How teachers use this lab
- Speed–EMF investigation: have students hold magnet strength and turns fixed, then vary magnet speed from 0 to 5 m/s in 0.5 m/s steps. They record peak EMF at each speed, plot ε vs. speed, and fit a line to extract the proportionality constant.
- Misconception probe on stationary magnets: place the magnet inside the coil at zero velocity and ask 'how big is the induced EMF right now?' Many students will say 'huge — the magnet is so close.' Use the voltmeter reading of 0 V as the entry point for a Faraday's Law discussion.
- Turns scaling experiment: students fix magnet strength and speed, then vary N from 5 to 50 turns. They predict in advance that EMF doubles when N doubles, then confirm with the data.
- Lenz's Law direction prediction: before each pass, ask students to predict whether the induced current will flow clockwise or counterclockwise based on the magnet's polarity and direction of motion. Compare to the simulation's voltmeter sign.
- Generator preview: show that pulling the magnet in and pushing it out give opposite-sign EMF pulses. Use this to motivate why a coil rotating in a steady field produces an alternating-current sine wave.
Frequently asked questions
Why is there no induced EMF when the magnet sits still inside the coil?
Faraday's Law states that ε = -N·dΦ/dt. If the magnet is stationary and its strength is constant, the magnetic flux Φ through the coil is also constant, so dΦ/dt = 0 and the EMF is zero. The flux can be enormous and you still get no induced voltage. Induction is fundamentally about change over time, not about the size of the field at any one instant.
Why does doubling the number of turns double the induced EMF?
The coil acts as N loops in series. Each loop sees the same magnetic flux Φ from the magnet and the same rate of change dΦ/dt. Each loop contributes an EMF of -dΦ/dt, and because they are wired in series these EMFs add. The total is ε = -N·dΦ/dt, so N is a direct multiplier. Real generators and transformers exploit this by winding thousands of turns to step a small flux change up to a useful voltage.
What does Lenz's Law actually say about the direction of induced current?
The induced current flows in the direction that produces a magnetic field opposing the change in flux that caused it. If you push a north pole into a coil, the coil's induced current creates its own north pole on the side facing you, repelling the incoming magnet. Pull the magnet out and the induced current reverses to attract it back. Either way, you do work against this opposition, and that work is what becomes the electrical energy in the coil.
How does this experiment connect to AP Physics 2 standards CHA-5.A and NGSS HS-PS2-5?
AP Physics 2 standard CHA-5.A and its companions CHA-5.B and CHA-5.C require students to apply Faraday's and Lenz's laws to predict the magnitude and direction of induced EMF in a coil. NGSS HS-PS2-5 asks for evidence that changing magnetic fields can produce electric currents — exactly what this lab demonstrates. Manipulating magnet strength, speed, and turns gives students a controlled way to confirm both magnitude (ε proportional to N·B·v) and direction (Lenz's Law sign) predictions.
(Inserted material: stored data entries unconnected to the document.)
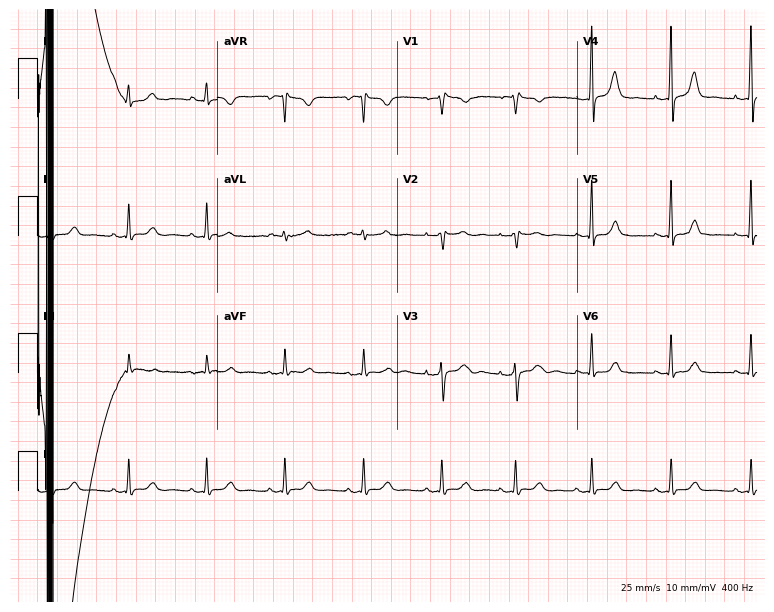
Electrocardiogram, a female patient, 36 years old. Of the six screened findings (first-degree AV block, right bundle branch block, left bundle branch block, sinus bradycardia, atrial fibrillation, sinus tachycardia), none is recorded. Only these six findings were labelled.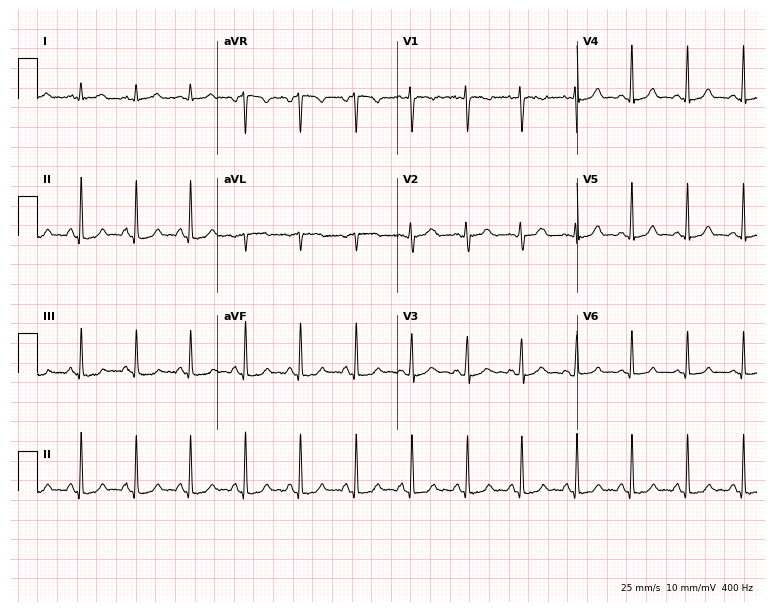
12-lead ECG from a 28-year-old female patient. Screened for six findings — first-degree AV block, right bundle branch block (RBBB), left bundle branch block (LBBB), sinus bradycardia, atrial fibrillation (AF), sinus tachycardia — none is recorded.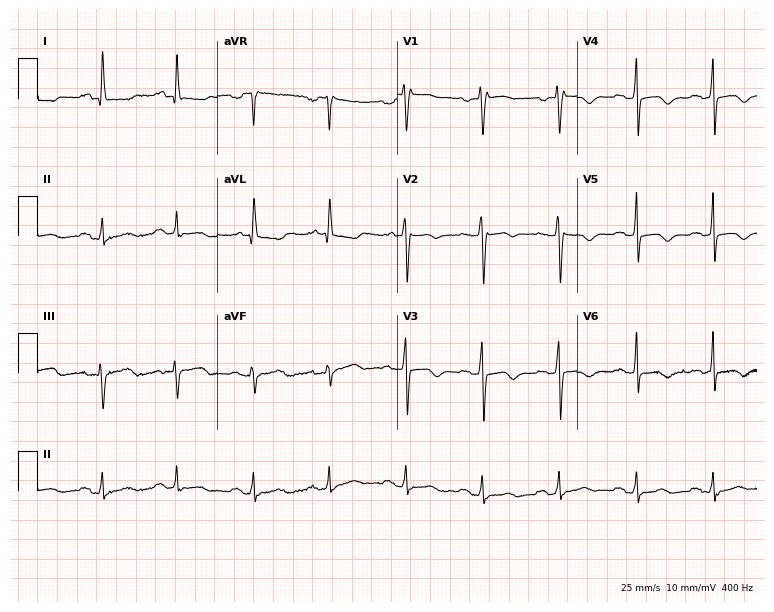
ECG (7.3-second recording at 400 Hz) — a 58-year-old female. Screened for six findings — first-degree AV block, right bundle branch block, left bundle branch block, sinus bradycardia, atrial fibrillation, sinus tachycardia — none is recorded. Only these six findings were labelled.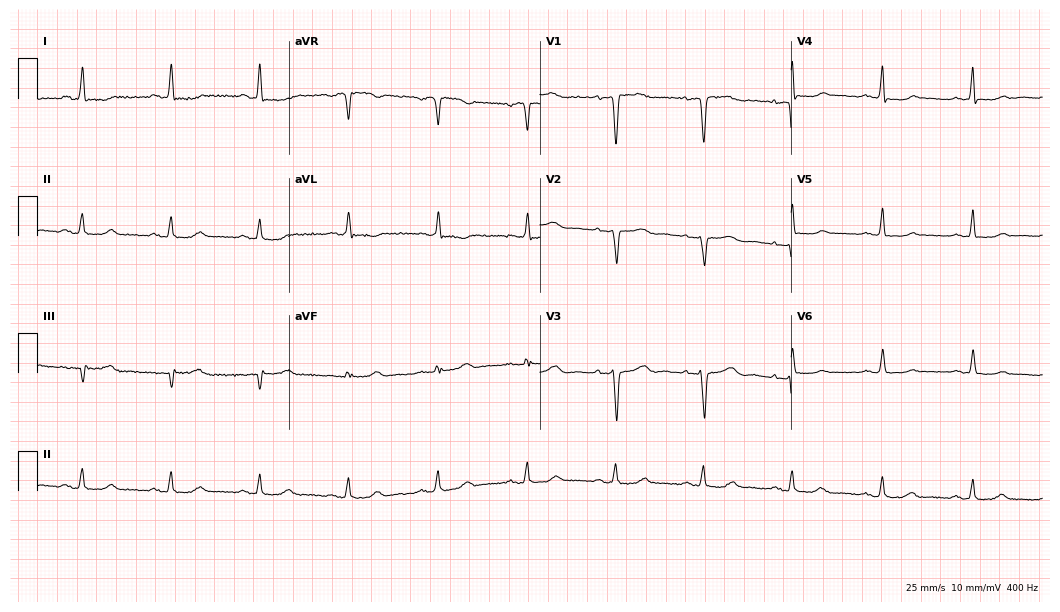
Electrocardiogram, a woman, 61 years old. Of the six screened findings (first-degree AV block, right bundle branch block (RBBB), left bundle branch block (LBBB), sinus bradycardia, atrial fibrillation (AF), sinus tachycardia), none is recorded.

Why does the bulb glow only while the magnet is moving, not after it has stopped?
EMF requires a non-zero dΦ/dt. While the magnet is moving toward or away from the coil, the flux through the coil is changing, so an EMF drives current through the bulb and it glows. The instant the magnet stops, the flux becomes constant, dΦ/dt drops to zero, and the EMF vanishes — even though the magnet is still right there. The bulb goes dark because there is no longer any energy being pumped into the circuit by the moving magnet.